The latest OPENAI AI models exceed the competitors of Google, Anthropic, Xai and Meta to keep their right facts, according to new rankings. The results show striking differences in “hallucination rate” or how often these AI models invent the details.
The results come from the classification of the Hughes Hallucination evaluation model of Vectara (HHEM), which measures the “report of the summaries which hallucinate” through the main models of languages. In head tests
How the best AI tools compare themselves when the facts count
Vectara’s HHEM ranking is based on a large -scale test designed to determine whether AI models can adhere to the facts when summarizing real press articles. Each AI model received the same set of short documents and noted the frequency to which its summaries included information that is not found in the original text.
The refusal rates have also been followed, capturing the frequency to which an AI model refused to respond. The conditions have remained identical to all levels, the results reveal which IA tools best manage the truth under the same pressure. Here’s how they played.
OPENAI
OPENAI holds five of the lowest hallucination rates in the ranking, with chatgpt-o3 mini at 0.795%, followed by Chatgpt-4.5, Chatgpt-5, Chatgpt-O1 mini and Chatgpt-4o all grouped around 1.2%to 1.49%.
That the Earth in fact made the beginning of Chatgpt-5 as default model A strong movement for the AI giant, until users grow back, Require the return of Chatppt-4o. CEO Sam Altman has given way, leaving subscribers more to choose their model.
But there is a compromise. Once free users have reached their GPT-5 limit, They went to Chatgpt-5 MiniA sharp drop in precision with a hallucination rate of 4.9% which is among the highest in the OpenAi range. This could mean a sudden slide in how much you can trust the answers you get.
GEMINI 2.5 PRO OPERVIEUR DE Google and Gemini 2.5 Flash Lite obtained a score respectively 2.6% and 2.9%. Not as low as Openai leaders, but always clear of the most risky models. Pro Preview replaced Gemini 2.5 PRO experimental now retired, which had formerly displayed one of the lowest scores on the board of directors at 1.1%.
Anthropic
New anthropic models, Close work 4.1 And Claude Sonnet 4, post-ha a hallucination rate of 4.2% and 4.5%. These scores place the two models among the most subject models to the errors of the Board of Directors, well behind leaders such as Chatgpt and Gemini.
Meta
Meta’s Llama 4 Maverick and Llama 4 Scout had hallucination rates of 4.6% and 4.7%, putting them in the same stage as the last models of Claude and outside the group of the most precise artists in the table.
Xai
Grok 4 displays a high hallucination rate of 4.8%, placing it among the least precise models in the ranking. Elon Musk promoted the newly released model Like “more intelligently than all graduate students, in all disciplines”, highlighting his score of 26.9% on the last examination of humanity.

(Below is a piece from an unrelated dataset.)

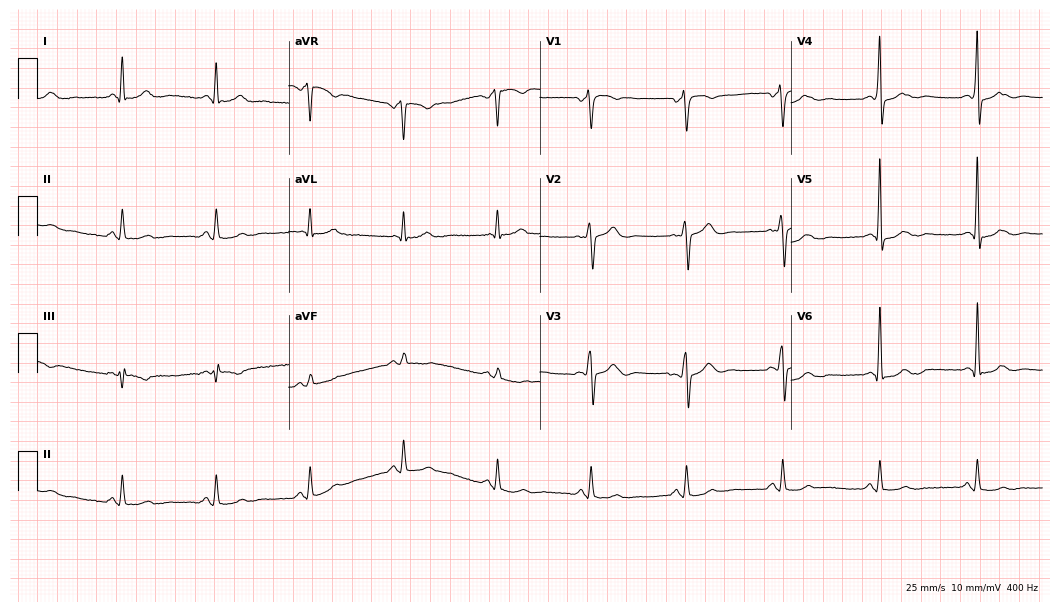
ECG — a male patient, 59 years old. Labelled as a normal ECG.
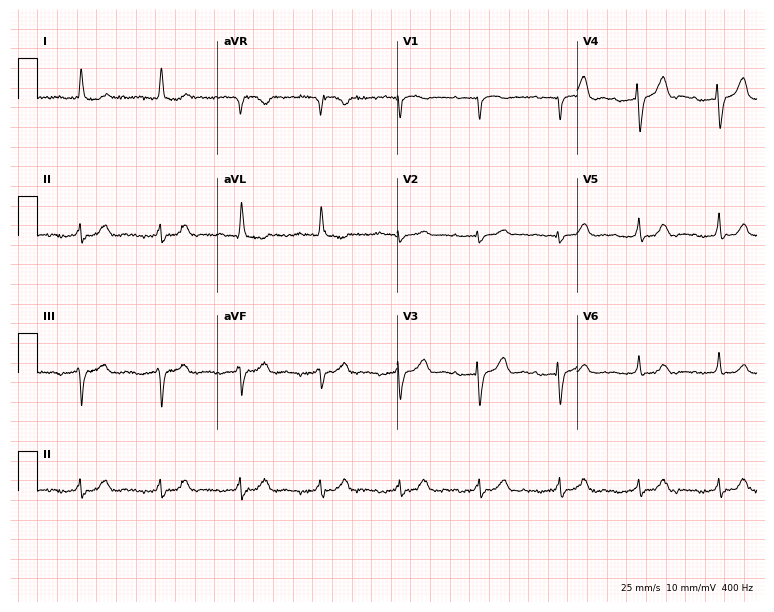
Resting 12-lead electrocardiogram. Patient: a 79-year-old female. None of these six findings is recorded: first-degree AV block, right bundle branch block, left bundle branch block, sinus bradycardia, atrial fibrillation, sinus tachycardia. Only these six findings were labelled.

The chatbot is also confronted Criticism for harmful And inappropriate outings. This combination of a high error rate and current content problems could make Grok a risky choice for invoice responses.
Keep track of the truth in the AI era
When the AI is wrong, it may seem well. And when these invented details pass after the facts unnoticed, folding facts and distributing disinformation, this can lead to serious risks in fields such as health, law, finance and politics. This is why the current and transparent tests are more important than ever.
Vectara’s HHEM ranking is updated with each change of model, following in real time that the AIS improve and which are late. While these systems are learning from research, messaging and everyday tools, knowing which model of AI remains closest to the truth is to know what to trust.
In our Take a closer look at the Openai GPT-5We focus on the references and guidelines related to the health of the AI model.